0 which rises in 2 ma This point is indicated by 12. By knowing the time T for the bubble to pass through the first gap (18a) and the second gap (18b) in this way,
Since the inner diameter of the tubes (6) and (6) are known, the flow rate of liquid through the tubes can be known.

The above-mentioned flow rate indicator (c) is a device that automatically displays the value based on the conversion. The configuration of this device is also not directly related to the gist of the present invention and can be configured using well-known technology, so detailed explanation thereof will be omitted.

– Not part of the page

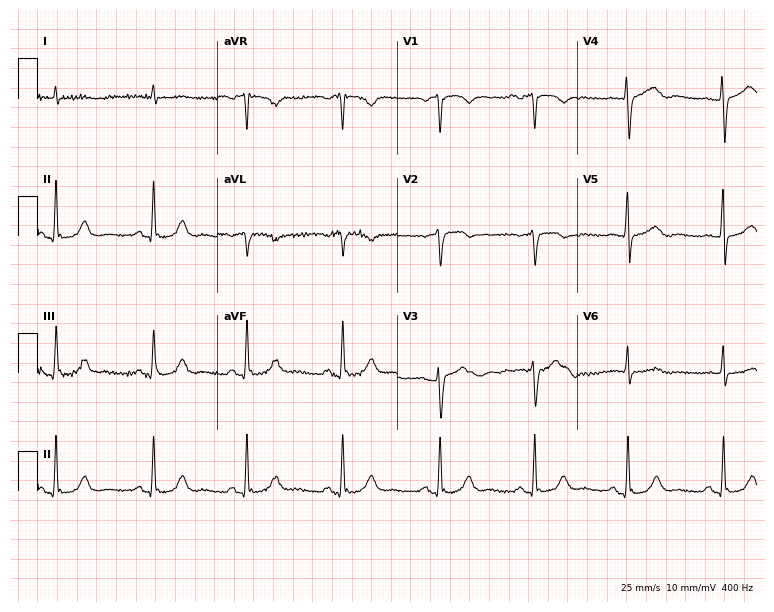
Standard 12-lead ECG recorded from a 76-year-old male (7.3-second recording at 400 Hz). Read as a normal ECG.

The above is a case where two electrical gaps are provided as the first and second (18a) and (18b), but the present invention is not limited to this. Three or more electrical gaps are provided, and the electrodes (24a) and (24b) are placed on the outermost side, respectively. The electrical gaps (18a) and (18b) are arranged opposite to the outer electrodes of the electrical gaps (18a) and (18b), respectively.
In..., pulses as shown in Figure 4 are obtained in sequence, and therefore each passing time can be averaged and detected.Therefore, it is possible to know the average velocity and more accurate flow rate. It becomes possible to detect.

Conventionally, the Doppler method using ultrasonic waves has been used to measure the moving speed of bubbles, but this Doppler method has the disadvantage that it cannot detect when the flow rate is low and the moving speed of the bubbles is slow. There was a drawback that measurement was not possible when the flow rate was 0.033 ml per minute or less, but the present invention described above avoids this conventional drawback and provides a more accurate V.
It has the feature of being able to perform C measurements.

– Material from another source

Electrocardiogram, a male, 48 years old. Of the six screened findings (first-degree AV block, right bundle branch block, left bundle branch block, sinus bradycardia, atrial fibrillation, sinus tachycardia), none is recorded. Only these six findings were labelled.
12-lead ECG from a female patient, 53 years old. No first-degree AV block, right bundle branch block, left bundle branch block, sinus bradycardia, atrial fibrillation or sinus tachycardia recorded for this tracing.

[Brief explanation of drawings]

FIG. 1 is an explanatory diagram, partially in cross section, showing the state of use of the device according to the VC of the present invention, FIGS. 2 and 3 are longitudinal sectional views showing some of the equipment, and FIG. FIG. 3 is a waveform diagram used to explain the invention. (1) is a living body, (4) is a ventricle of the brain, (5) is a peritoneal cavity, (6) is a shunt tube, (7) is a bubble generating means, (8) is a bubble detecting means, (18a) and (18b) are The first and second electric gaps, 09 and wire are electrodes, (c) is an impedance detector, and (24a) and (24b) are skin electrodes thereof. Agent Hidenori Matsukuma, Toko Ito

Claims (1)

[Scope of Claims] (1) A bubble detection means for detecting bubbles in the liquid flow pipe generated by the bubble generation means, the bubble detection means comprising an external device and an internal device, the internal device comprising: The device is connected to a part of the liquid distribution tube and buried in the living body together with the liquid distribution tube, and is connected to a plurality of electric currents at a predetermined distance along the flow direction of the liquid through the liquid distribution tube. Each of these electrical gaps is configured with electrodes facing each other, each forming a light, and the external device is configured to connect the living body to the outermost electrode of the electrical gap. 1. A biological fluid flow measuring device comprising: a pair of skin electrodes that are placed facing each other on the skin of a patient; and a device that measures impedance between the pair of skin electrodes. 2. The bubble generating means described in claim 1 above includes a coil in which a voltage is induced by electromagnetic waves, and a voltage generated by the coil is applied, and - in contact with the liquid flowing through the liquid flow pipe. A pair of electrodes for electrolysis arranged as shown in FIG. A biological liquid flow rate measuring device characterized by the following.